If we can find $x_m$ and $x_M$ in $(0,1)$ - that is, not on the boundary - then we know that $c\in (0,1)$ and we are done.

If both $x_m$ and $x_M$ are on the boundary, then the maximum and minimum of $F$ are equal, and thus $F$ is constant, and hence we can choose any $c$.

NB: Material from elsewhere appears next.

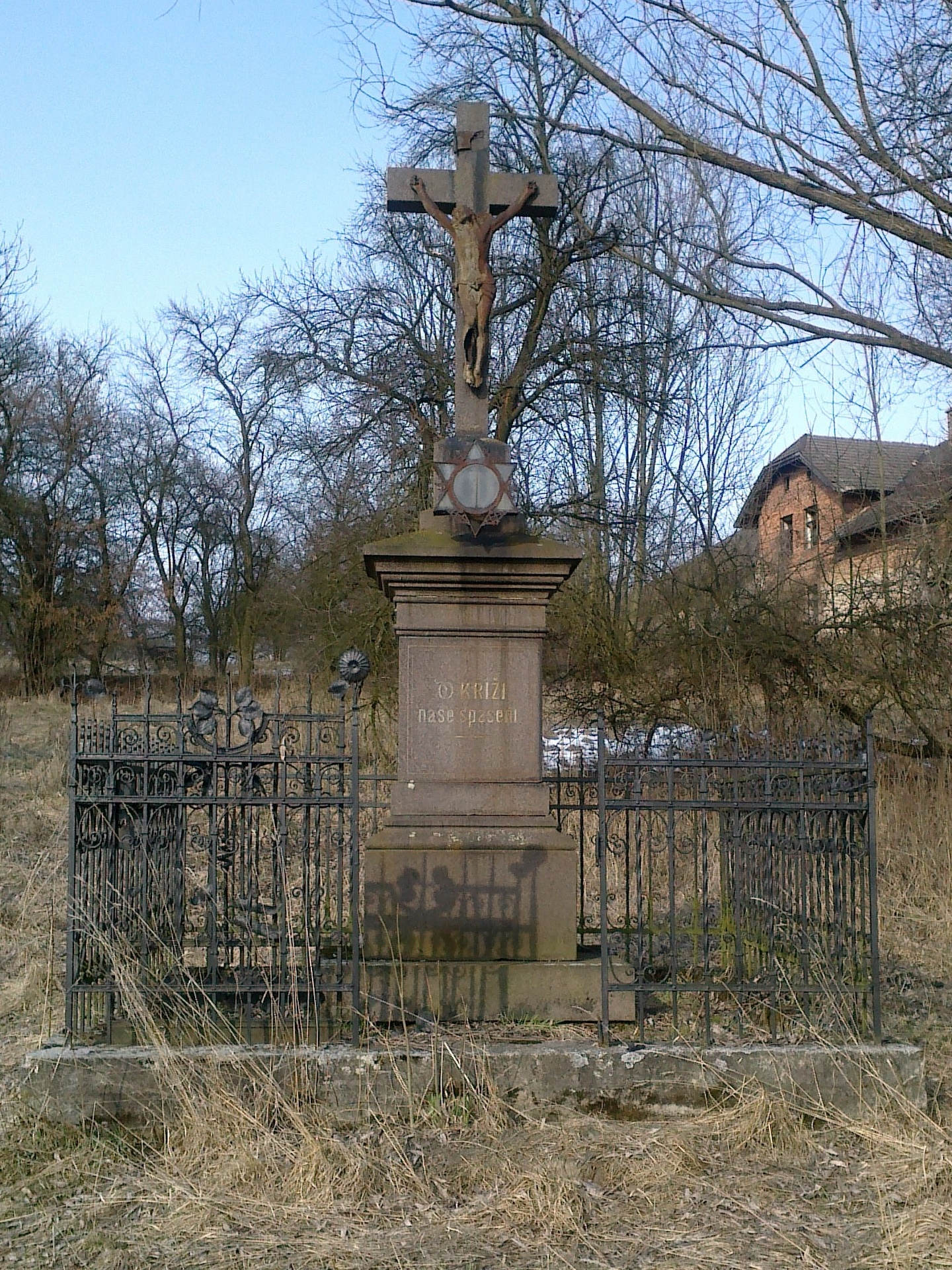 Provoz u Dobrušky - krucifix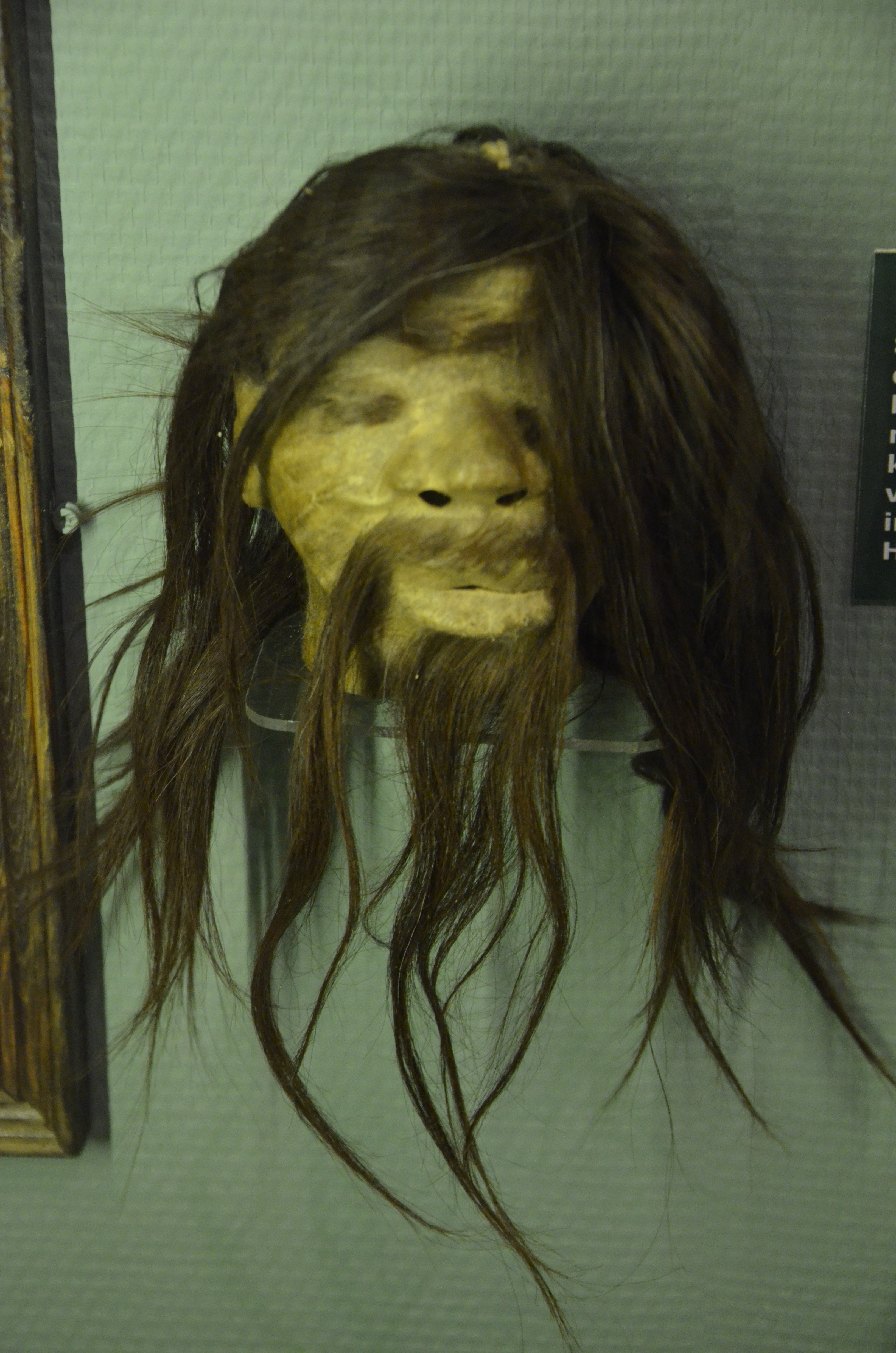 Tsantsa från Jivaroindianer i Equador, 1900-20, på Marstal Söfartsmuseum

So assume that $F(0)=F(1)$ is the minimum value for $F$, and that $F$ does not take the minimum value anywhere else on $[0,1]$. Then $F(x)>F(1)$ for all $x\in(0,1)$, so we know that $G(1)>F(1)$. So $H(1)>0$ and $H(x_M)\leq0$. Hence, there must be a $c$ in $[x_M,1]$ with $H(c)=0.$ But $c\neq 1$, so we know that $c \in [x_M,1)\subset(0,1)$.

Solution 2:

This is a streamlined version of Thomas Andrews' proof:

Put $F(x):=\int_0^x f(t)dt$ and consider the auxiliary function $\phi(x)={1\over x}\int_0^x F(t)dt$. Then $\phi(0)=0$, $\ \phi(1)=\int_0^1 F(t)dt=:\alpha$, and by partial integration one obtains $$\phi'(x)=-{1\over x^2}\int_0^xF(t)dt +{1\over x}F(x)={1\over x^2}\int_0^x t f(t)dt\ .$$ The mean value theorem provides a $\xi\in(0,1)$ with $\phi'(\xi)=\alpha$. If $\alpha$ happens to be $0$ we are done. Otherwise we invoke $F(1)=0$ and conclude that $\phi'(1)=-\alpha$. It follows that there is a $\xi'\in(\xi,1)$ with $\phi'(\xi')=0$.